Chloramphenicol acetyltransferase (CAT) is a bacterial enzyme that plays a direct role in antibiotic resistance. This enzyme enables bacteria to overcome the effects of chloramphenicol, an antibiotic once widely used to treat various bacterial infections. By understanding how CAT functions, we gain insight into the sophisticated ways bacteria adapt and survive in the presence of antimicrobial drugs, posing ongoing challenges for public health and treatment strategies.
Understanding Chloramphenicol Acetyltransferase
CAT is a bacterial enzyme responsible for detoxifying the antibiotic chloramphenicol. Chloramphenicol itself is a broad-spectrum antibiotic that was historically used to treat a range of bacterial infections. It works by interfering with a bacterium’s ability to produce proteins, which are essential for its growth and survival.
Bacteria have developed mechanisms to protect themselves from antibiotics as a survival strategy. The evolution of enzymes like CAT allows bacteria to inactivate chloramphenicol. This adaptation provides a selective advantage, enabling resistant bacterial strains to thrive even when exposed to the antibiotic.
The Mechanism of Chloramphenicol Inactivation
CAT inactivates chloramphenicol by catalyzing a specific chemical reaction. The enzyme transfers an acetyl group from a molecule called acetyl-coenzyme A (acetyl-CoA) to the chloramphenicol molecule. This transfer occurs at the 3-hydroxyl group of chloramphenicol.
The acetylation of chloramphenicol modifies its structure. This structural change prevents the antibiotic from effectively binding to the bacterial ribosome, its intended target. Chloramphenicol normally binds to the 23S ribosomal RNA of the 50S ribosomal subunit, inhibiting peptidyl transferase activity and thus blocking protein synthesis.

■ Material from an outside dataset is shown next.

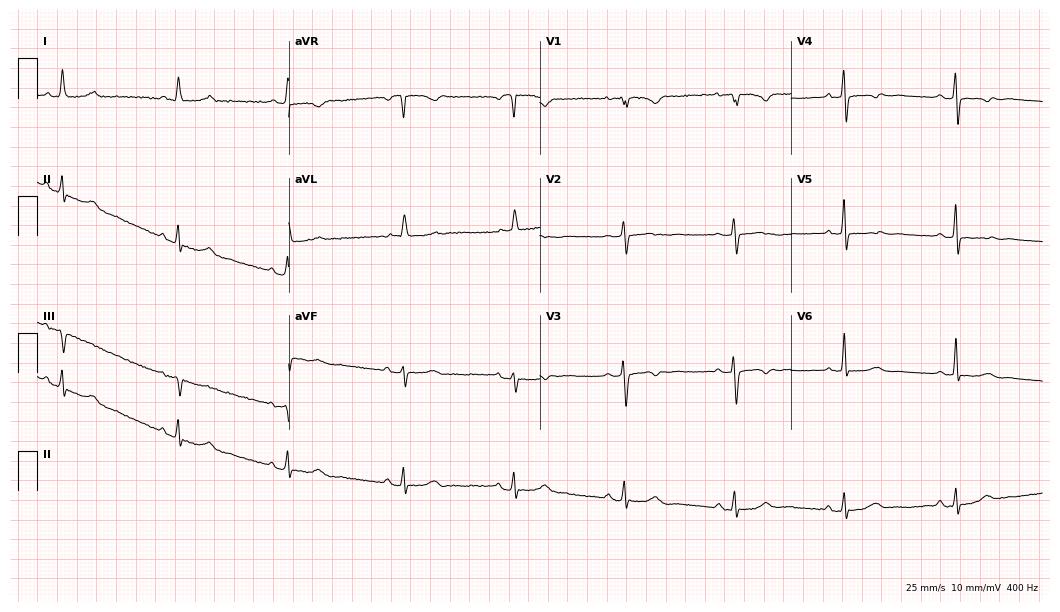
12-lead ECG (10.2-second recording at 400 Hz) from a male patient, 81 years old. Screened for six findings — first-degree AV block, right bundle branch block (RBBB), left bundle branch block (LBBB), sinus bradycardia, atrial fibrillation (AF), sinus tachycardia — none is recorded.
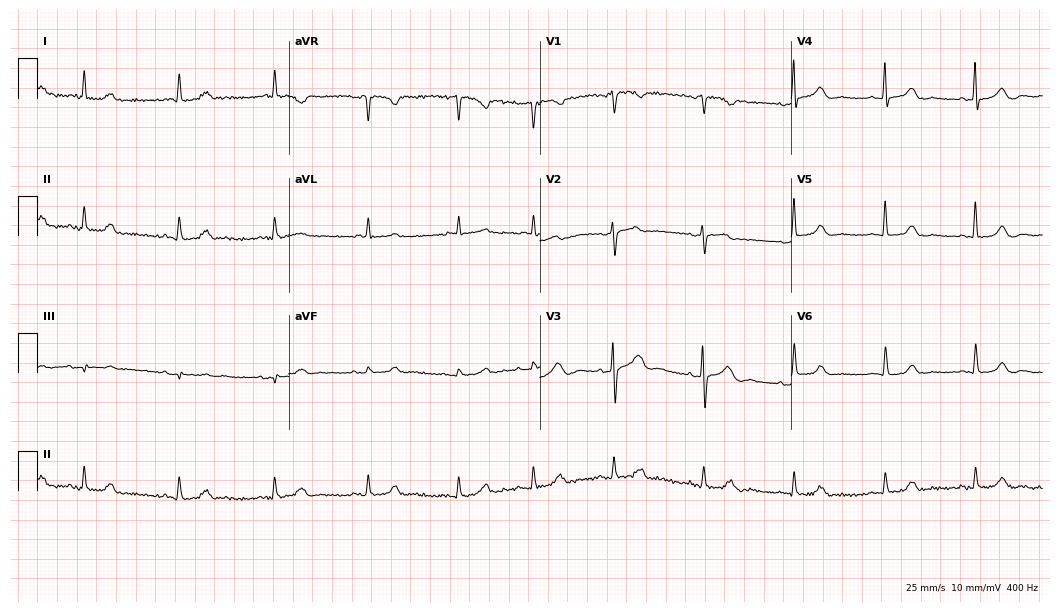
Resting 12-lead electrocardiogram (10.2-second recording at 400 Hz). Patient: a woman, 85 years old. Read as a normal ECG.

This allows the bacterial cell to continue synthesizing proteins, thus rendering the antibiotic ineffective. A histidine residue, His195, in the CAT enzyme, plays a direct role in this catalytic mechanism by acting as a general base catalyst. His195 abstracts a proton from the chloramphenicol’s hydroxyl group, initiating a nucleophilic attack on the carbonyl carbon of the acetyl-CoA molecule. The resulting intermediate, 3-O-acetyl-chloramphenicol, is unable to bind to the ribosome.
Structural Insights and CAT Diversity
Chloramphenicol acetyltransferase is structured as a trimer, composed of three identical protein subunits. Each monomer has a molecular weight of approximately 25,000 Daltons. These subunits associate to form a trimeric structure.

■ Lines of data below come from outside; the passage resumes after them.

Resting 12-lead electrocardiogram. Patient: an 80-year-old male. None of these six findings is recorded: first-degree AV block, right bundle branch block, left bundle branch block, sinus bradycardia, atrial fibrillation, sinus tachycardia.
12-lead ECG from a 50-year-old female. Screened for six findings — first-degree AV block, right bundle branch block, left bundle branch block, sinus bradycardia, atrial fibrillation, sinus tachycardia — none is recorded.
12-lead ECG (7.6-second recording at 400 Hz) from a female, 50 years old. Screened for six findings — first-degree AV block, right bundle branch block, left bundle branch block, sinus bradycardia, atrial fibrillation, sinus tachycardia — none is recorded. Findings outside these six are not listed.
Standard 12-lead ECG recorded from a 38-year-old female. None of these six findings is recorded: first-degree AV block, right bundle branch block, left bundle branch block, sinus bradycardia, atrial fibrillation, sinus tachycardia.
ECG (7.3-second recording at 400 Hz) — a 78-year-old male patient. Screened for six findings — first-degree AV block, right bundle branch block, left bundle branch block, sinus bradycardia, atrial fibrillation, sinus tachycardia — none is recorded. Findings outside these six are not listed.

The active site where chloramphenicol binds is located in a deep pocket at the boundary between adjacent subunits of the trimer. While most residues forming this binding pocket belong to one subunit, the catalytically active histidine residue belongs to the neighboring subunit. Acetyl-CoA, the other substrate, accesses the active site through a tunnel within the protein.
CAT enzymes are categorized into three main classes: CATI, CATII, and CATIII. Despite variations in their specific sequences and structures, all three classes perform the same 3-O-acetylation of chloramphenicol. For instance, CATI has been found to inactivate not only chloramphenicol but also bind to other antibiotics like fusidic acid. Structural differences among these classes might influence their efficiency or substrate specificity.

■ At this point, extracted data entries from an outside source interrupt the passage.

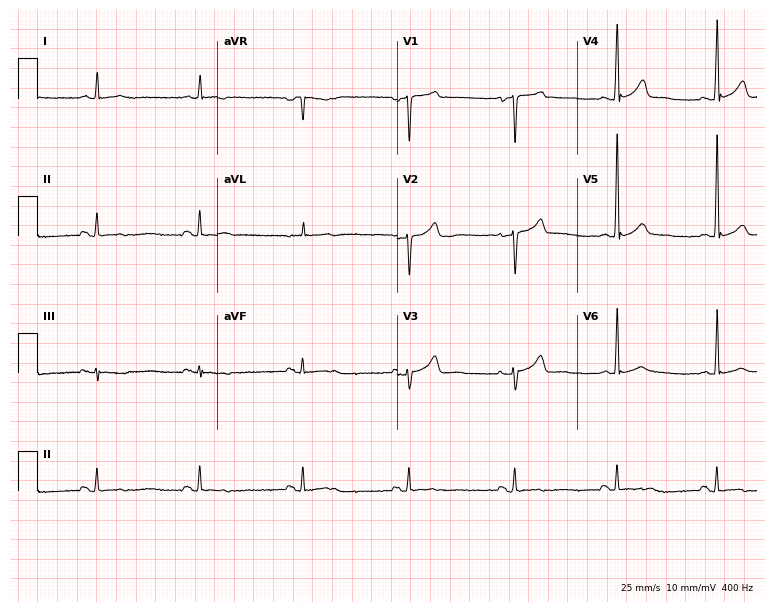
12-lead ECG (7.3-second recording at 400 Hz) from a man, 45 years old. Screened for six findings — first-degree AV block, right bundle branch block (RBBB), left bundle branch block (LBBB), sinus bradycardia, atrial fibrillation (AF), sinus tachycardia — none is recorded.
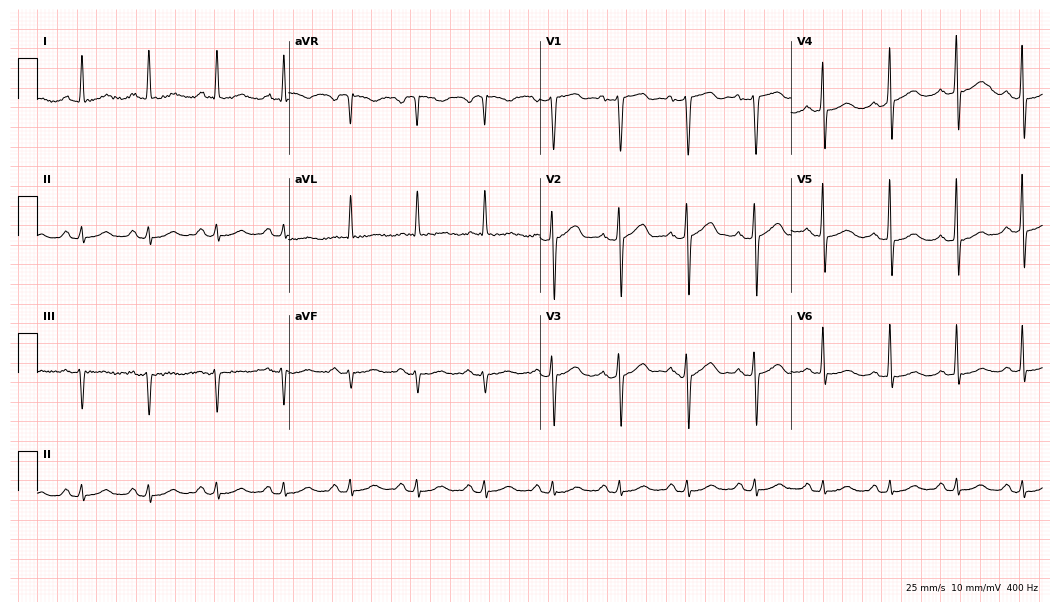
Standard 12-lead ECG recorded from a male, 51 years old (10.2-second recording at 400 Hz). Read as a normal ECG.
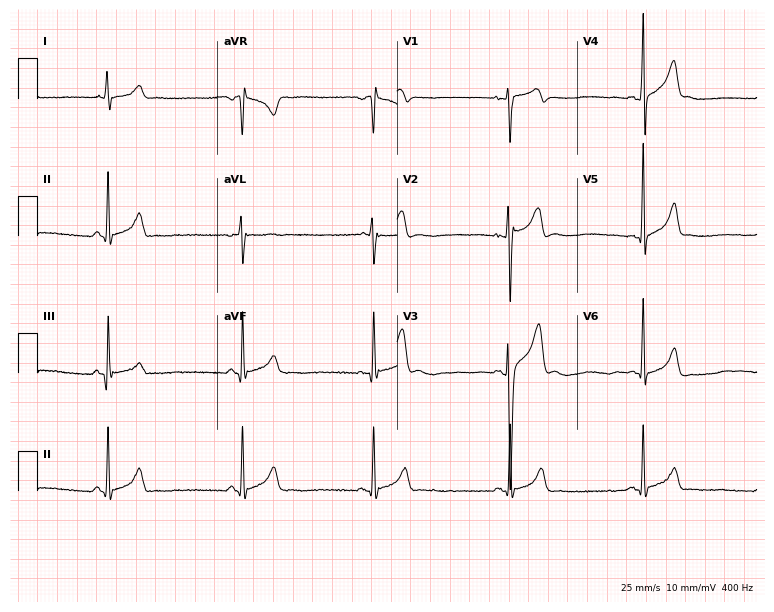
Resting 12-lead electrocardiogram. Patient: a 20-year-old man. The tracing shows sinus bradycardia (a sinus rate of 50 beats per minute or less).
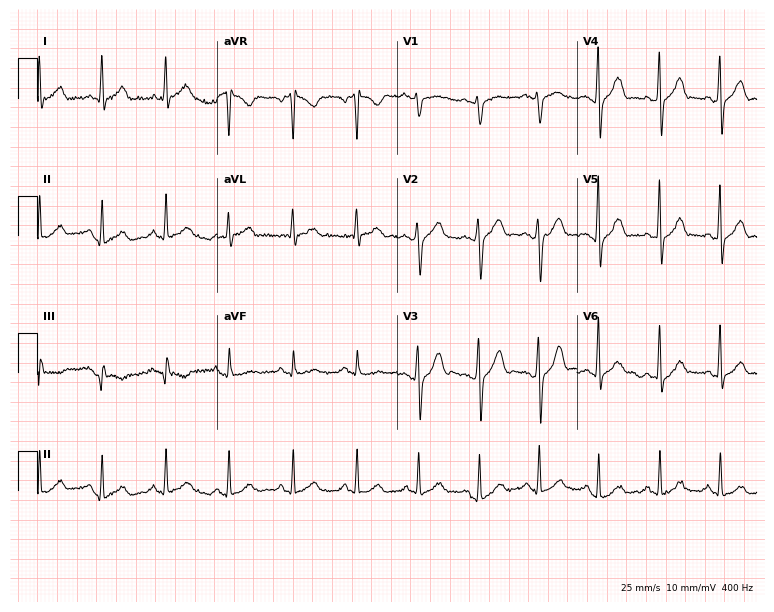
12-lead ECG (7.3-second recording at 400 Hz) from a 35-year-old male patient. Labelled as a normal ECG.
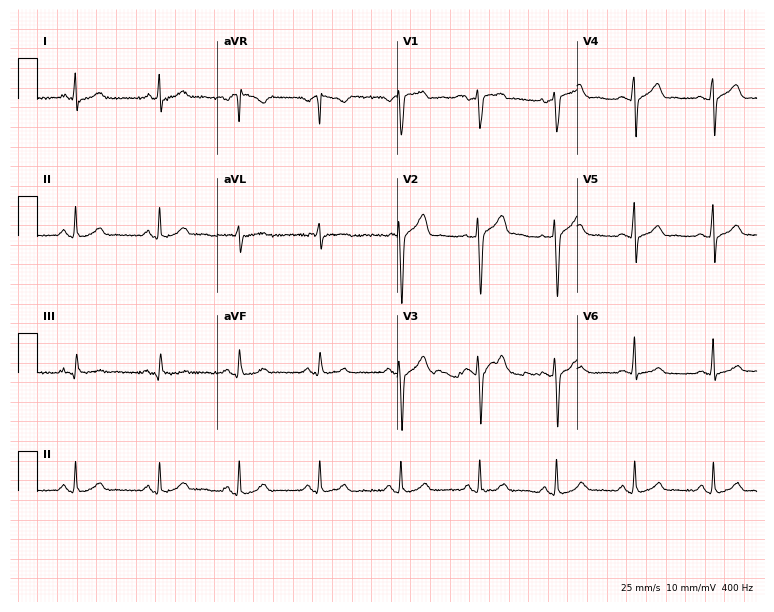
12-lead ECG from a male, 39 years old. Screened for six findings — first-degree AV block, right bundle branch block, left bundle branch block, sinus bradycardia, atrial fibrillation, sinus tachycardia — none is recorded. Findings outside these six are not listed.
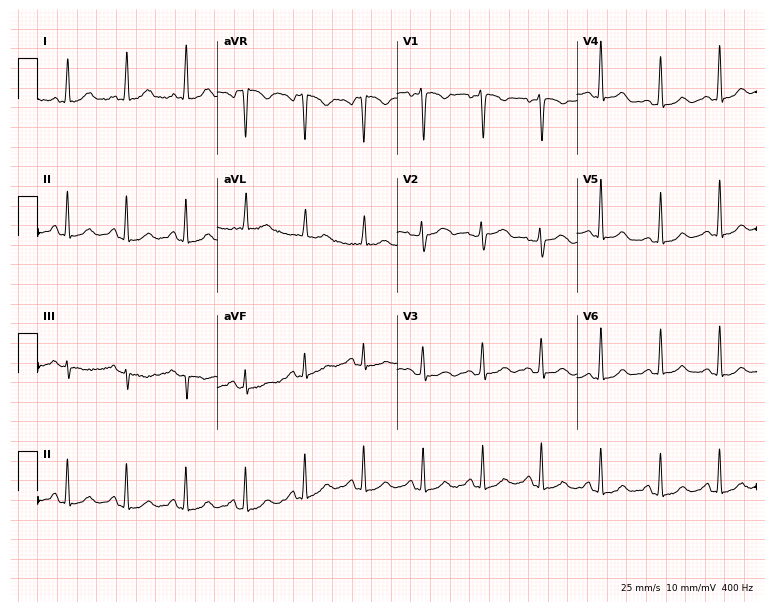
ECG — a woman, 42 years old. Screened for six findings — first-degree AV block, right bundle branch block (RBBB), left bundle branch block (LBBB), sinus bradycardia, atrial fibrillation (AF), sinus tachycardia — none is recorded. Other findings, if any, are not listed.

The Significance of CAT in Bacterial Resistance
The presence of chloramphenicol acetyltransferase (CAT) in bacteria is a significant factor in the challenge of antibiotic resistance. When bacteria possess the genes encoding CAT, they gain the ability to inactivate chloramphenicol. This allows them to survive treatment with this antibiotic, leading to treatment failures in infected individuals.
The spread of CAT genes among bacterial populations, often carried on mobile genetic elements like plasmids, contributes to the wider problem of multidrug-resistant strains. This resistance mechanism undermines the effectiveness of chloramphenicol, limiting its use in clinical settings. The ongoing prevalence of CAT-mediated resistance highlights the continuous need for new antimicrobial drugs and innovative strategies to overcome bacterial defense mechanisms.